Tuesday, January 18, 2011

Can Large Scale NAT Save IPv4?

I've written previously that as we make the slow - and long overdue - transition from IPv4 to IPv6, we will soon be stuck with an awkward interim period in which the only new globally routable addresses we can get are IPv6, but most public content we want to reach is still IPv4. Large Scale NAT (LSN, also known as Carrier Grade NAT or CGN) is an essential tool for stretching a service provider's public IPv4 address space during this transitional period.

I've yet to work an IPv6 project involving LSN in which someone does not eventually, with great hope in his eyes, say, "If LSN extends the life of our IPv4 space, why are we going to the pain and expense of deploying IPv6? Can't we just deploy LSN and forget about IPv6 for now? Perhaps until I retire?"

A first look LSN does indeed seem to promise an extended lifetime for IPv4. Could it even mean that the Internet never has to transition to IPv6?

This article looks beyond the mechanisms of LSN itself to examine the implications of LSN in a practical network, and why this useful technology should never be viewed as anything other than an interim solution.

A Quick Review of LSN Architectures

A traditional broadband service provider network conserves IPv4 addresses by assigning a single public IPv4 address to the outside interface of a NAT residing at the edge of each customer network. Behind the NAT, all devices are assigned a private IPv4 address. The NAT works by mapping each application flow - as identified by the combination of a private IPv4 address and a TCP or UDP port - to the public IPv4 address and one of its TCP or UDP ports. In other words, NAT multiplexes the addresses of many inside devices to a single outside address by mapping application flows.

Ports are 16 bit numbers, so potentially 65,536 TCP flows and 65,536 UDP flows could be mapped to a single IPv4 address. The average household or small office does not generate nearly this many flows at one time, making address translation at the edge of such small networks an inefficient use of a public IPv4 address.

An LSN is a "centralized NAT" placed in the service provider's network. Whether this is in addition tothe NAT at the customer edge, as with NAT444, or instead of the customer NAT, as with DS-Lite, the LSN concept is the same: The public IPv4 addresses are pulled away from the customer edge, where their multiplexing capacity is not efficiently exploited, to the outside of the centralized LSN where many customer networks can share a single public IPv4 address.

LSN architecture design, then, is mostly figuring out the strategic placement of each LSN to best use the capacity of each public IPv4 address without oversubscribing the address or overtaxing the LSN itself.

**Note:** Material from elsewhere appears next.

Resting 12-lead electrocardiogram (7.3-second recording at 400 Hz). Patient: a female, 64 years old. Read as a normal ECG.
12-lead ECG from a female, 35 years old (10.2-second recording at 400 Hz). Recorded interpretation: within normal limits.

Although only a few studies of per-user port usage have been done, an LSN should be able to support 3000 - 5000 users per public IPv4 address.

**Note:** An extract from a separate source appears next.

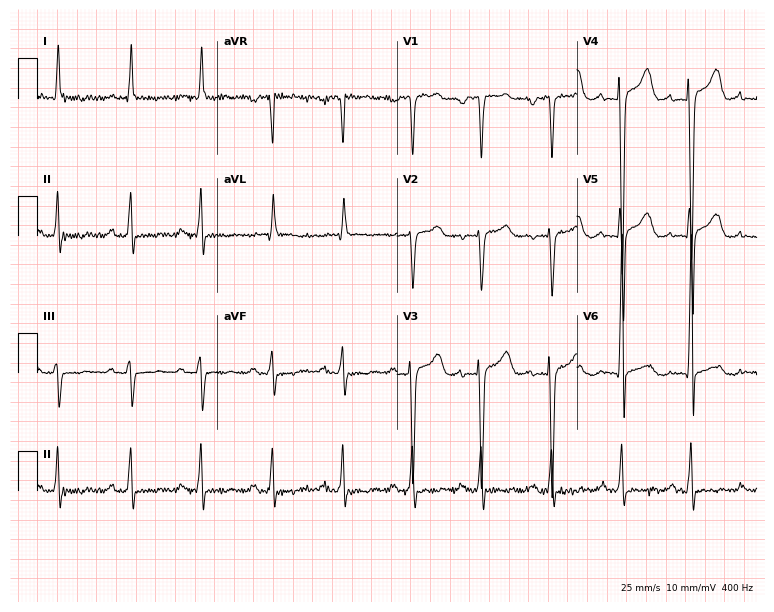
ECG (7.3-second recording at 400 Hz) — a male, 72 years old. Screened for six findings — first-degree AV block, right bundle branch block, left bundle branch block, sinus bradycardia, atrial fibrillation, sinus tachycardia — none is recorded.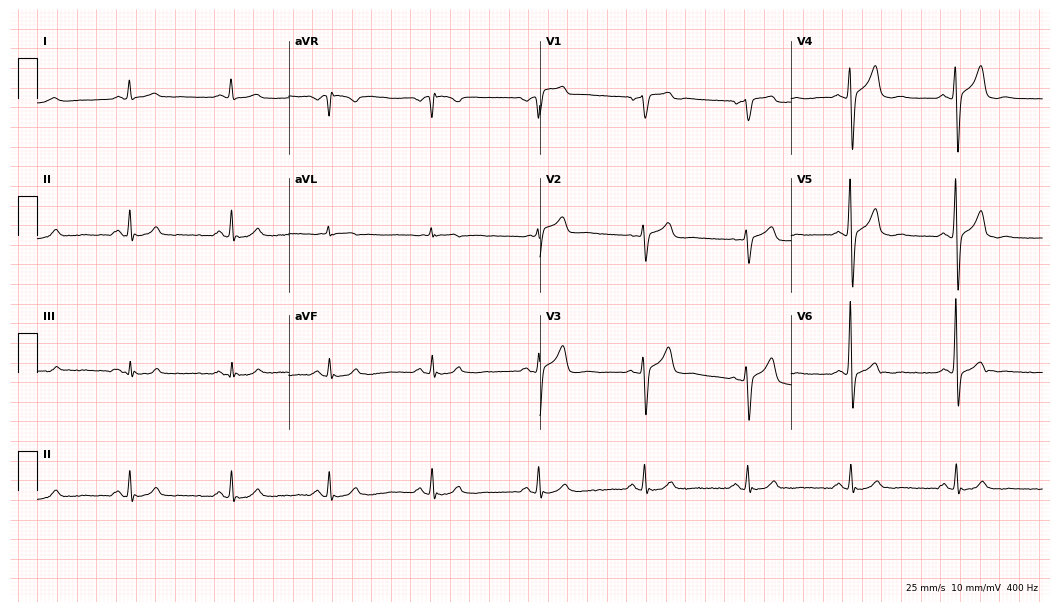
Electrocardiogram (10.2-second recording at 400 Hz), a man, 71 years old. Of the six screened findings (first-degree AV block, right bundle branch block (RBBB), left bundle branch block (LBBB), sinus bradycardia, atrial fibrillation (AF), sinus tachycardia), none is recorded.

These numbers, coupled with the tens of thousands of public IPv4 addresses broadband service providers currently hold for customer assignment, do appear to make LSN a practical alternative to near-term IPv6 deployment, adding years to the life of IPv4.

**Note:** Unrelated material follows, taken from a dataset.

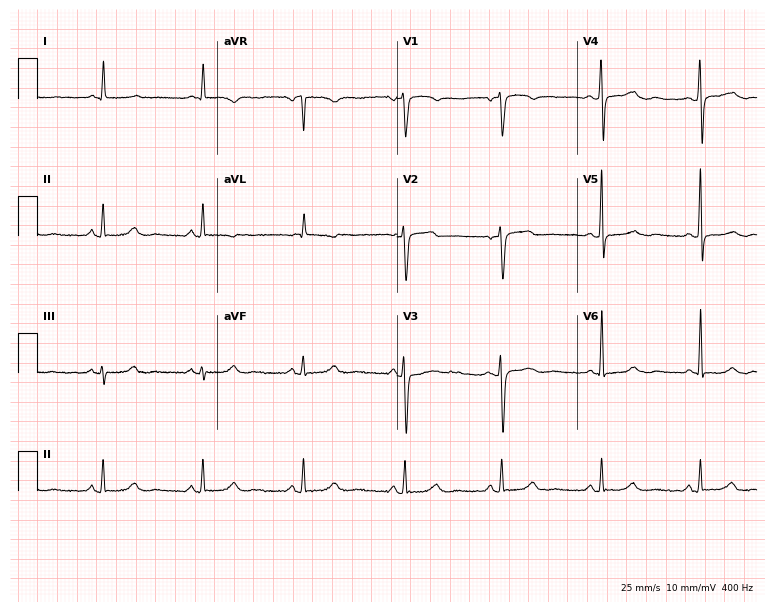
12-lead ECG from a 59-year-old female. Findings include sinus bradycardia (a sinus rate of 50 beats per minute or less).

Before coming to such a conclusion, the implications and practical impact of LSN must be considered.

Who Are You?

A long practice in the networking industry is to identify a user by IP address. This is especially the case when the user might not want to be identified or when the identification of the machine is more important than the identification of the individual using it.

By centralizing public IPv4 addresses, each address no longer represents a single machine, a single household, or a single small office. The address now represents thousands of machines, homes, and offices related only in that they are behind the same LSN. Identification by IP address becomes difficult or impossible.

Obfuscation of the network behind a NAT has long been considered (incorrectly, in my opinion) a security benefit. Obfuscation of large groups of networks, with nothing in common except the use of the same broadband provider, creates an unprecedented set of challenges.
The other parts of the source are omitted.